Phosphorylases are best known as the enzymes that are responsible for catalyzing an addition for a phosphate group. This occurs from a phosphate which is inorganic to a potential acceptor.
The reaction is known as: A - B + P = P-B
The phosphorylases do include a range of allosteric enzymes that are responsible for catalyzing the production from glycogen to glucose-1-phosphate. This includes everything from starch to glycogen and maltodextrin. The name is also often used instead of glycogen phosphorylase.
Phosphorylase is more the typical active R form for glycogen phosphorylase. This is taken from a less active R form known as phosphorylation which is phosphorylase b. This is also associated with AMP. Then there is also the T form to consider. This can be inhibited through glucose as well as being phosphorylated by phosphorylase kinase. Alternatively, it could be dephosphorylated through the phosphoprotein. This is achieved through the inhibition of ATP or potentially the glucose 6 phosphate
To achieve phosphorylation, it is necessary to require ATP. When this does occur through the process of dephosphorylation, phosphate ions which are inorganic will then be released.

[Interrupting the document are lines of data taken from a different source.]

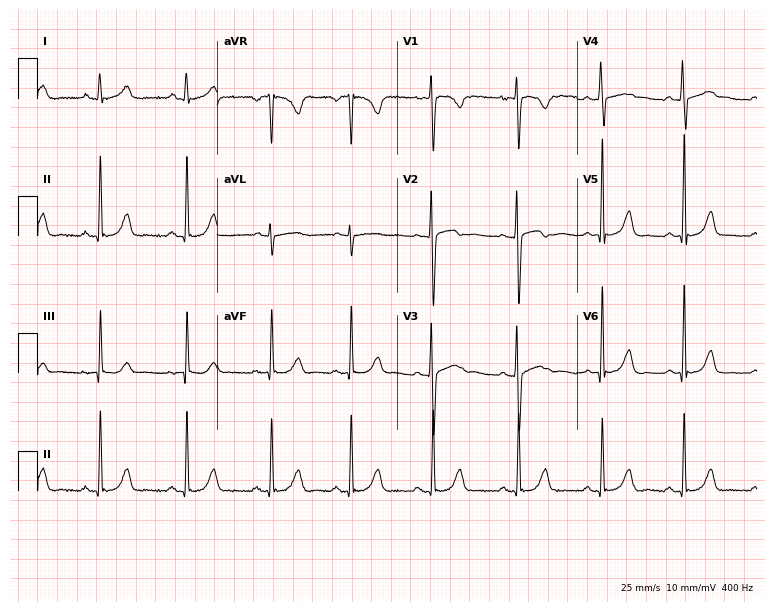
12-lead ECG from a female patient, 27 years old. Labelled as a normal ECG.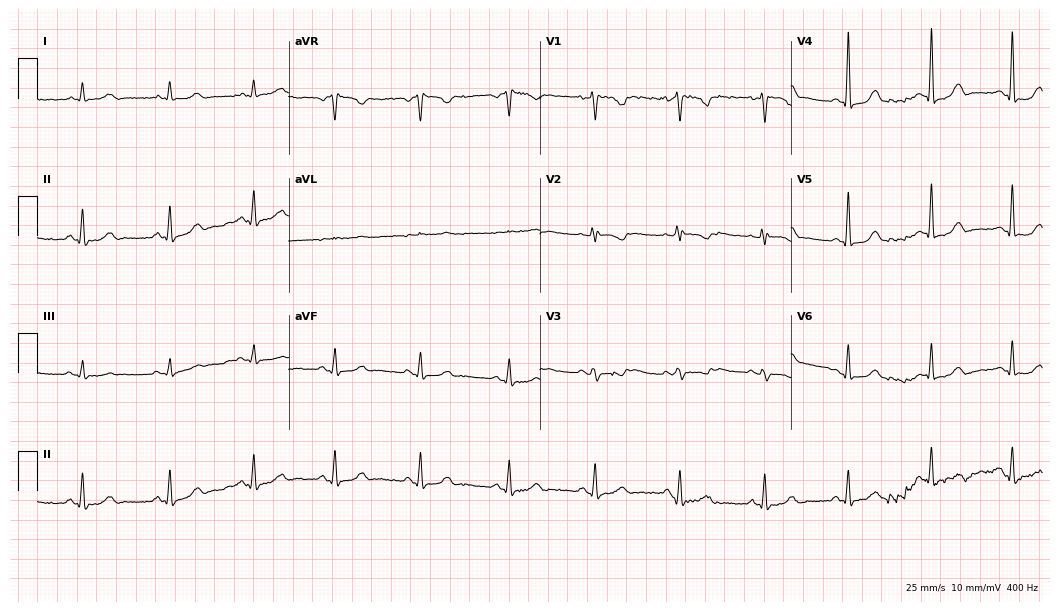
12-lead ECG from a 47-year-old female patient. Labelled as a normal ECG.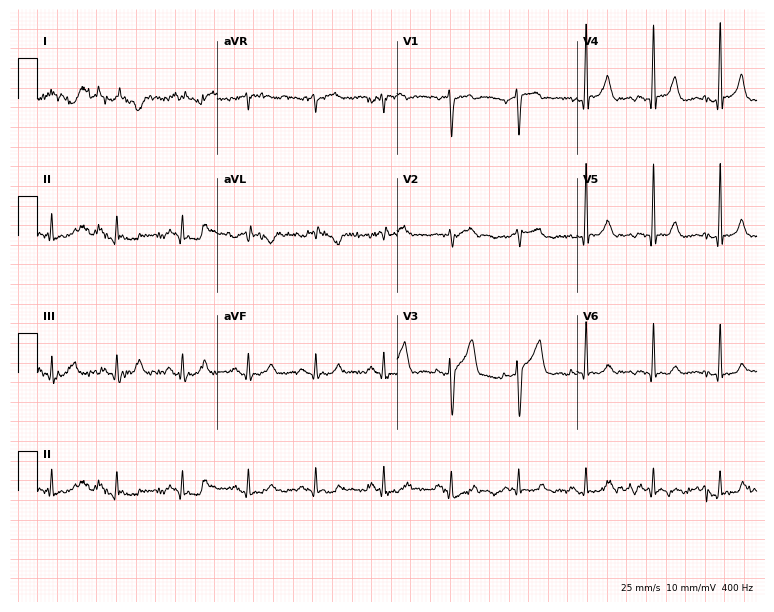
ECG — a male patient, 48 years old. Screened for six findings — first-degree AV block, right bundle branch block (RBBB), left bundle branch block (LBBB), sinus bradycardia, atrial fibrillation (AF), sinus tachycardia — none is recorded.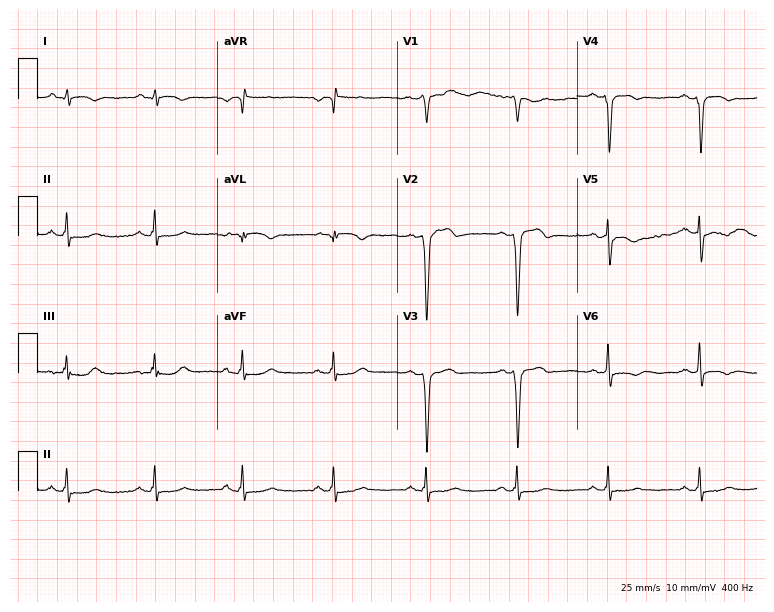
Electrocardiogram (7.3-second recording at 400 Hz), a 47-year-old male. Of the six screened findings (first-degree AV block, right bundle branch block (RBBB), left bundle branch block (LBBB), sinus bradycardia, atrial fibrillation (AF), sinus tachycardia), none is recorded.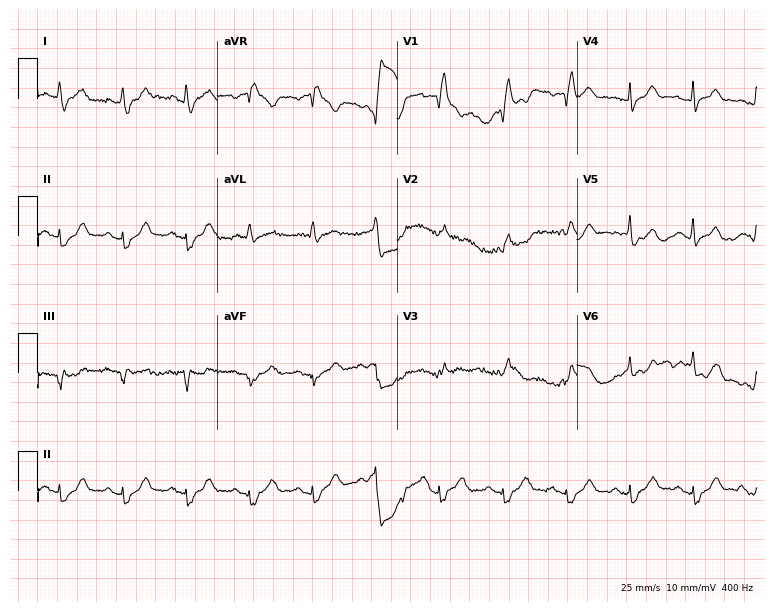
Electrocardiogram (7.3-second recording at 400 Hz), a man, 68 years old. Of the six screened findings (first-degree AV block, right bundle branch block (RBBB), left bundle branch block (LBBB), sinus bradycardia, atrial fibrillation (AF), sinus tachycardia), none is recorded.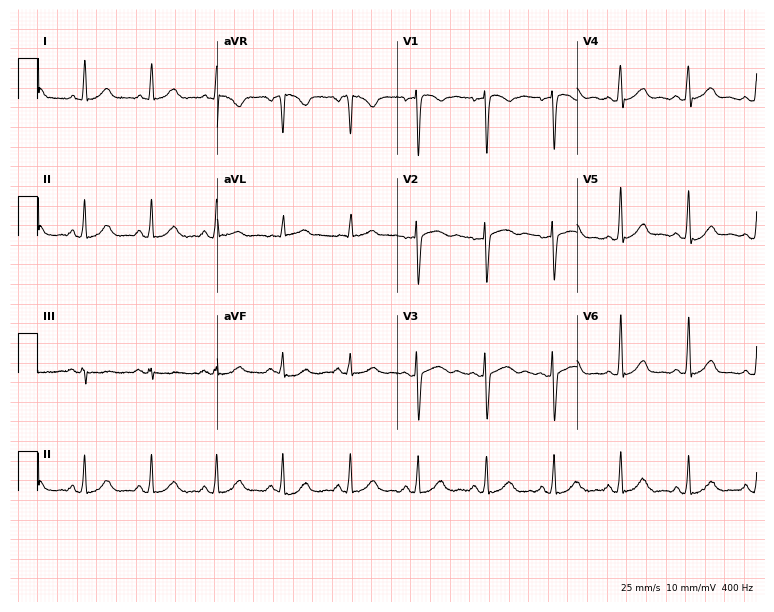
Resting 12-lead electrocardiogram. Patient: a female, 57 years old. Read as a normal ECG.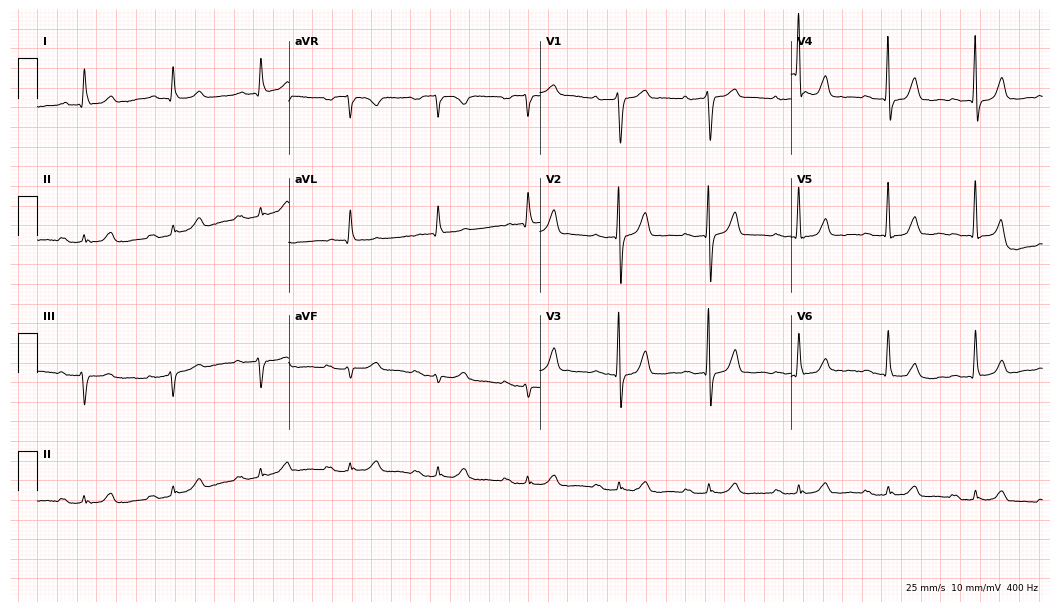
12-lead ECG (10.2-second recording at 400 Hz) from a male, 80 years old. Screened for six findings — first-degree AV block, right bundle branch block, left bundle branch block, sinus bradycardia, atrial fibrillation, sinus tachycardia — none is recorded.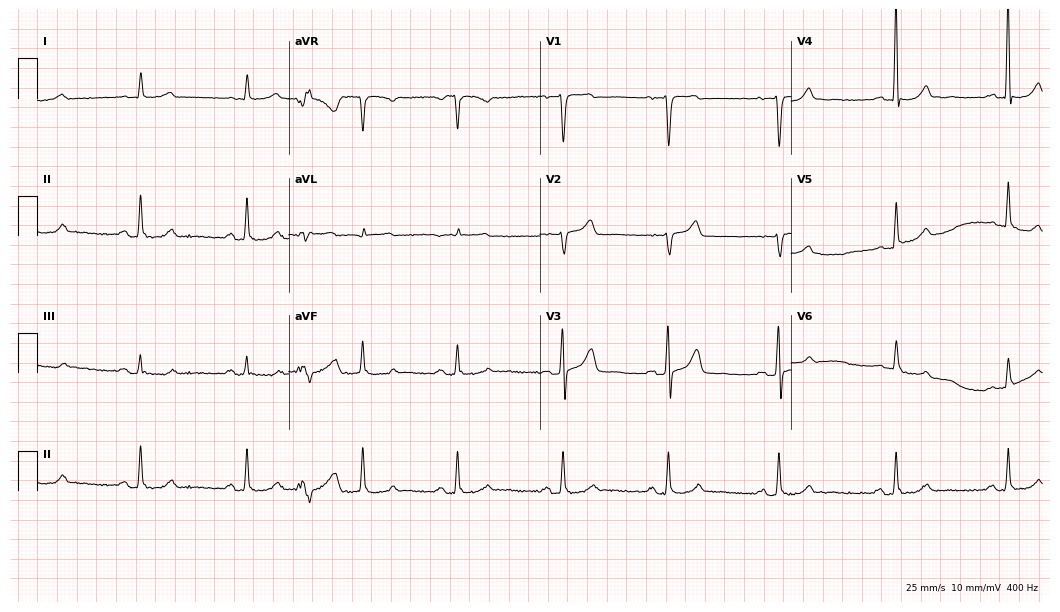
ECG — a 79-year-old woman. Screened for six findings — first-degree AV block, right bundle branch block (RBBB), left bundle branch block (LBBB), sinus bradycardia, atrial fibrillation (AF), sinus tachycardia — none is recorded. Other findings, if any, are not listed.

There are certain disorders that are related to phosphorylases. This does include both glycogen storage disease type V as well as glycogen storage disease type VI. These are muscle glycogens and live glycogens respectively.
It’s important to make sure that you don’t confuse phosphorylases with phosphatases. This is a common mistake but these are actually responsible for the removal of phosphate groups. To better understand phosphorylates, one must consider the function. This is best described as enzymes that are used to catalyze an additional group from an inorganic phosphate towards an acceptor. This is not the same as a kinase or a phosphatase.
A kinase will transfer a phosphate group from the area of a donor towards a receptor. In contrast, a phosphate relocates the phosphate group using water.
This is a large protein. It is actually comprised of 842 amino acids in total. As well as this, it does have a mass of 97.434 kDa. It is possible for the enzyme to exist in the form of a tetramer or an inactive monomer. However, it will be biologically active when in the form of a dimer and when there are two completely identical subunits.
In mammals, these can be found in a variety of places, including the liver, brain, and muscle. When found in the brain, it will typically occur in adults while it can also be discovered in the adult skeletal muscle and liver as well. There is a range of different regions of the enzyme which are particularly biologically significant. This does include, binding sites, allosteric sites, as well as a completely reversible, phosphorylate serine residue to name just a few areas.
It is particularly significant to note the fact that catalytic sites are relatively buried. This makes access to the site from the surface of the structure incredibly difficult.